Me ha llevado toda la noche llegar hasta aquí, la arena arde bajo mis pies y el sol quema mis pupilas, ante mí puedo ver el pueblo donde nací, no queda más que roca, arena y viento, todo ha sido devorado por este polvo que ahora condena todo mañana.
Me aterra el porvenir, he visto como animales y personas han sido asesinadas por el agua de su carne, ¿Qué me espera sino la desolación calcinada que se extiende ante mí?

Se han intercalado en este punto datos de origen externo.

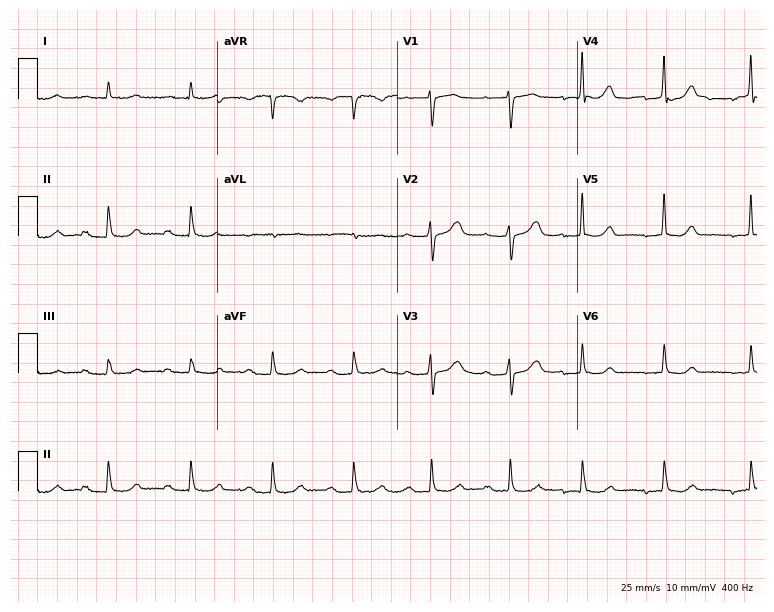
ECG — an 82-year-old woman. Findings include first-degree AV block.

He caminado hasta aquí para unirme a mi pueblo, para caer sobre sus cenizas y despedirme del miedo, pero mi futuro hijo se mueve en mi interior. No lloro porque las lágrimas son ya un lujo prohibido, pero comprendo que no puedo robarle su oportunidad.
Me siento y contemplo mi pasado mientras llevo mi futuro en el vientre. Esperaré su llegada, y más tarde quizá, regresaré.

Beba Pihen Morir como la Tierra
Todo gris, reseco y enceguecedor. Polvo, piedras y duros reflejos. Ni una nube promisoria; ni una sombra. Te has sentado muy alto, dominando el vacío con tu decisión. Llegaste arriba casi a rastras; tu compañero ha quedado, despojo de guerra, en su tumba ignorada. Traes en el vientre a tu hijo huérfano y extranjero; esperas volver a tu antiguo paisaje de bosques y arroyos; anhelas reencontrar a tu gente, sus cantos, sus sabores, sus palabras; esa es la vida que quieres para el niño.
Te levantas, tambaleante, y buscas un trago de agua en el morral; pero la pequeña bota está vacía; ¿la ha roto un golpe contra las piedras?; ¿el calor evaporó el líquido?
Tal vez tu suerte sea morir en pocas horas, entre delirios felices, sin llegar a ver el paisaje de tus sueños; ese que ahora también es gris, reseco y vacío.